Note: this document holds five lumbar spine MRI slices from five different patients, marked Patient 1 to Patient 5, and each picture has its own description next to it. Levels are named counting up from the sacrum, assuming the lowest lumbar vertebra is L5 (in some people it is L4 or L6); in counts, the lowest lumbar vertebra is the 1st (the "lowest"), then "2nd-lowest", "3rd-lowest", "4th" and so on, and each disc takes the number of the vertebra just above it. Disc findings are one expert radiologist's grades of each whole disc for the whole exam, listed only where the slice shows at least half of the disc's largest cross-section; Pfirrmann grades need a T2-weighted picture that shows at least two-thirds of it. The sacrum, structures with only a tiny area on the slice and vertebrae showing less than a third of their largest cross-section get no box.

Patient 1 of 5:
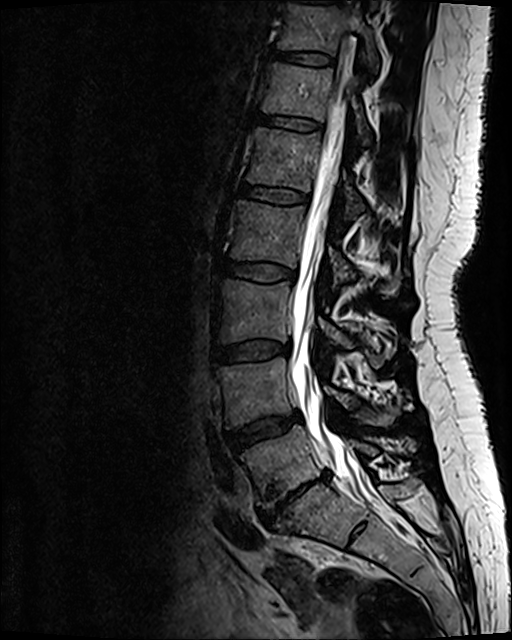 MRI lumbar spine (T2 SPACE (3D)), sagittal plane; Slice 68 of 120; Sex F

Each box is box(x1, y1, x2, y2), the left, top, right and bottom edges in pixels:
5th vertebra at box(247, 128, 364, 213) | 6th disc at box(257, 114, 320, 131) | 4th vertebra at box(230, 202, 400, 298) | lowest disc at box(259, 472, 329, 524) | 6th vertebra at box(262, 63, 371, 142) | 7th vertebra at box(277, 6, 378, 68) | thecal sac / spinal canal at box(290, 43, 389, 507) | lowest vertebra at box(241, 426, 377, 508) | 5th disc at box(240, 184, 308, 204) | 2nd-lowest vertebra at box(217, 357, 398, 427) | 4th disc at box(220, 260, 295, 280) | 7th disc at box(270, 50, 332, 63) | 2nd-lowest disc at box(227, 413, 300, 451) | 3rd-lowest vertebra at box(217, 281, 384, 366) | 3rd-lowest disc at box(212, 341, 289, 363)

Radiological gradings:
• 2nd-lowest disc: Pfirrmann grade 3, disc bulging
• 3rd-lowest disc: Pfirrmann grade 2, disc bulging
• 4th disc: Pfirrmann grade 2
• 5th disc: Pfirrmann grade 2
• 6th disc: Pfirrmann grade 2
• 7th disc: Pfirrmann grade 2
• lowest disc: disc narrowing, lower-endplate change, upper-endplate change, disc herniation, Modic type III, disc bulging

Patient 2 of 5:
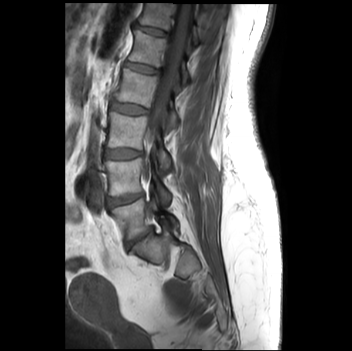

-------------------------

WORK REQUEST: Leave the pictures out, and print every line of the listing exactly as written.

WRITTEN ANSWER:
Note: this document holds five lumbar spine MRI slices from five different patients, marked Patient 1 to Patient 5, and each picture has its own description next to it. Levels are named counting up from the sacrum, assuming the lowest lumbar vertebra is L5 (in some people it is L4 or L6); in counts, the lowest lumbar vertebra is the 1st (the "lowest"), then "2nd-lowest", "3rd-lowest", "4th" and so on, and each disc takes the number of the vertebra just above it. Disc findings are one expert radiologist's grades of each whole disc for the whole exam, listed only where the slice shows at least half of the disc's largest cross-section; Pfirrmann grades need a T2-weighted picture that shows at least two-thirds of it. The sacrum, structures with only a tiny area on the slice and vertebrae showing less than a third of their largest cross-section get no box.

Patient 1 of 5:
 MRI lumbar spine (T2 SPACE (3D)), sagittal plane; Slice 68 of 120; Sex F

Each box is box(x1, y1, x2, y2), the left, top, right and bottom edges in pixels:
5th vertebra at box(247, 128, 364, 213) | 6th disc at box(257, 114, 320, 131) | 4th vertebra at box(230, 202, 400, 298) | lowest disc at box(259, 472, 329, 524) | 6th vertebra at box(262, 63, 371, 142) | 7th vertebra at box(277, 6, 378, 68) | thecal sac / spinal canal at box(290, 43, 389, 507) | lowest vertebra at box(241, 426, 377, 508) | 5th disc at box(240, 184, 308, 204) | 2nd-lowest vertebra at box(217, 357, 398, 427) | 4th disc at box(220, 260, 295, 280) | 7th disc at box(270, 50, 332, 63) | 2nd-lowest disc at box(227, 413, 300, 451) | 3rd-lowest vertebra at box(217, 281, 384, 366) | 3rd-lowest disc at box(212, 341, 289, 363)

Radiological gradings:
• 2nd-lowest disc: Pfirrmann grade 3, disc bulging
• 3rd-lowest disc: Pfirrmann grade 2, disc bulging
• 4th disc: Pfirrmann grade 2
• 5th disc: Pfirrmann grade 2
• 6th disc: Pfirrmann grade 2
• 7th disc: Pfirrmann grade 2
• lowest disc: disc narrowing, lower-endplate change, upper-endplate change, disc herniation, Modic type III, disc bulging

Patient 2 of 5:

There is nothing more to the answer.